She was like, she was bitching and crying about it.
That's like, that tells me she's surprised that that happened.
She thought she was good money.
And so now it's like, oh, word, I'm not good.
All right.
But she should know because her dad got got.
So if your pops got got with everything he did, you could get got.
Like, how do you think that you're that entrenched?
You know, when motherfuckers got money, they think like, oh, I'm untouchable.
Everybody's mafia.
They think they're untouchable today not.
I mean, it's just so odd, man.
You think that's what Torrey Lanez was thinking?
Do you think that's what he was thinking when he shot Megan the Stallion?
Is it Megan the Stallion?
Allegedly.
Or Meg the Stallion?
Yeah, I know we're using her government.
Tori Insecurity Overcompensation 00:11:58
My bad.
Do you think before he fired off the shot, he said, Giddy up?
He said, yeah.
Bro, I know everybody's clowning for it, but it is absolutely crazy.
If y'all don't know what we're talking about, Tori Lanes is involved in a potential shooting in the foot of Megan Staff.
And they were in the car together, whatever the fuck happens, who cares?
But it came out that Tori was 5'3, 120 pounds.
Maybe he was just putting the gun by his side, just carrying it, and it happened to be right by where her foot was.
And then the gun went off.
He was too big for him to handle.
Yeah, maybe.
Really?
And he's just so short.
You know what I mean?
If you this tall and you carry some shit by your side, that's that Meg thee Stallion's feet.
I mean, probably scraping at mad times.
But they were in the car.
He's creeped with the gun on the crown.
He's so close to the crowd.
But they were in the car.
That's what they're saying.
Yeah, that's crazy.
How you let that little motherfucker drive?
That's my question.
Yo.
Let's have a real talk about this.
You've heard Tori's songs.
Great music.
Sure.
I like the music.
I think he's like really talented at making like pop R ⁇ B rap.
Okay.
Is there a certain height requirement for arrogance?
Like you're allowed to be.
Yeah, like I'm going to take your bitch.
How?
Can you take that bitch shopping?
How are you going to take her anywhere?
You're not going to piggyback her?
She could push you in a stroller?
She's motherfucking take you.
But like 5'3, 120, all that arrogance on the track.
Come on, bro.
That's mad, little yo.
Napoleon complex, man.
So you think it's all...
All the short ones are the most arrogant.
Lil Wayne, Lil Bow.
How tall is Lil Wayne?
He's about 5'3-5'4.
Get the fuck out of here.
These guys are shorter than Kevin Hart.
Kevin Hart's 5'4 ⁇ .
Yeah, but you ever saw Lil Wayne?
Lil' Wade is short, man.
Lil Kevin.
5'5 ⁇ .
Oh, 5'5, yeah.
Motherfucker's shit.
Kendrick Lamar's 5'6.
Yeah.
Lil Uzi Vert's 5'4.
Really?
So I think Lil Duval pointed some shit out to me that I think is really interesting.

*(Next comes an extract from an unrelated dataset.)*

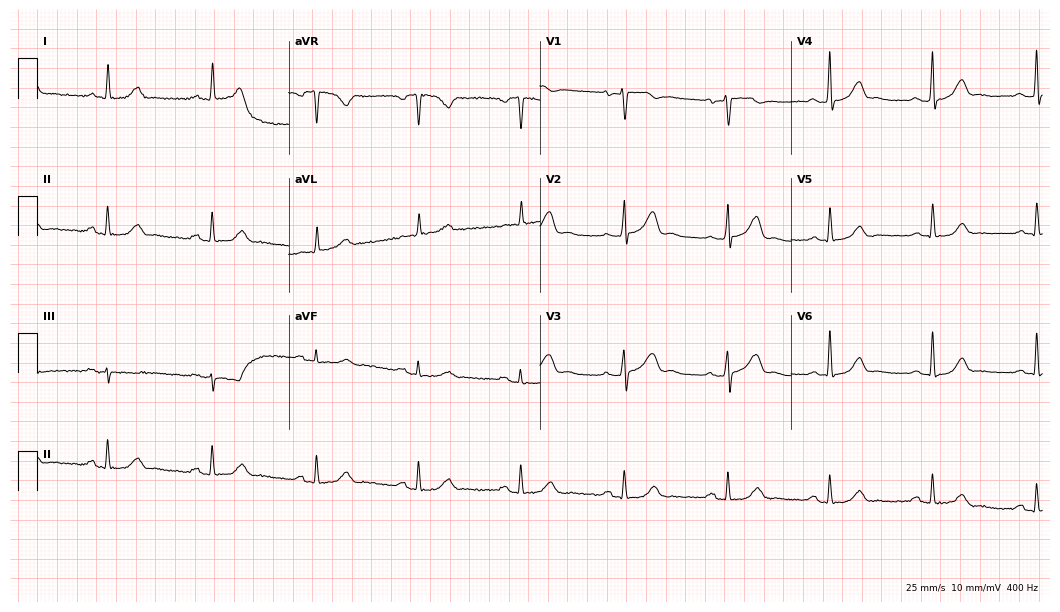
Standard 12-lead ECG recorded from a female, 60 years old (10.2-second recording at 400 Hz). Read as a normal ECG.
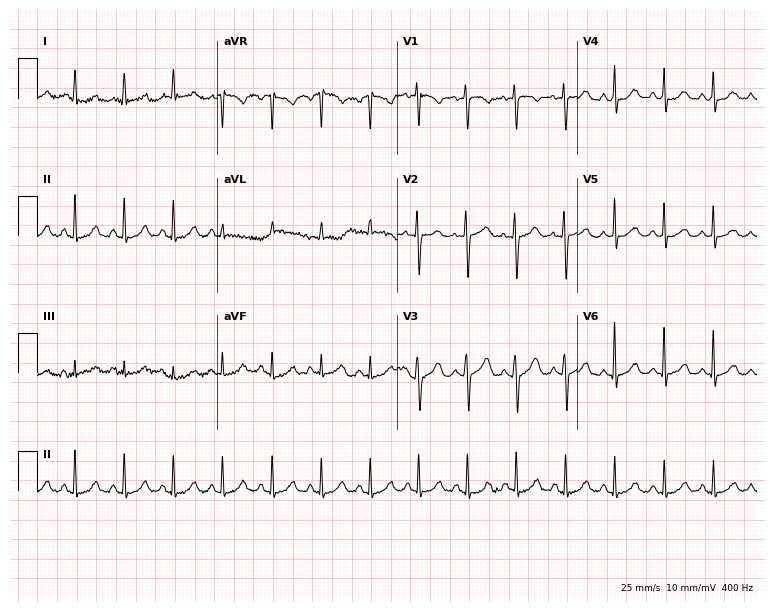
ECG — a female patient, 56 years old. Findings include sinus tachycardia (a sinus rate of 100 beats per minute or more).
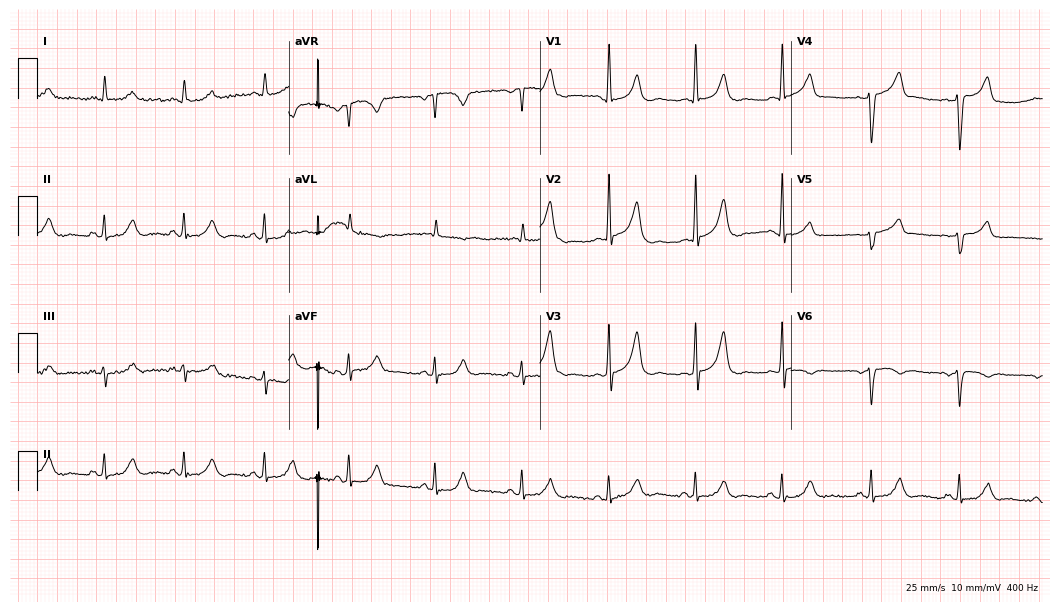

Yo, little motherfuckers beat, he should be Lil Tori Lane.
Lil Tori.
Lil Tor.
Lil Tori.
Lil Bow Wow Lil, Lil Wayne Lil.
Lil Uzi Vert gay.
So Lil Duval said this to me.
He goes, fat dudes make the best love songs.
I go, what are you talking about?
He goes, because they write the best love songs because they write about women in a way that dudes that get pussy would never think about.
Right.
I miss your smell.
You mean the world to me?
I'm actually saying shit you're supposed to say to your girl, but like they, they, they, they speak and they think and fantasize about women in a way that the guy who gets laid doesn't usually fantasize.
Right.
Right.
And I wonder if short dudes make the best brag rappers because they fantasize about being the man in a way that a guy who's Jay-Z's height doesn't.
Right.
You know what I mean?
Or like, I'm trying to think of another like tall rapper, like the game or some shit.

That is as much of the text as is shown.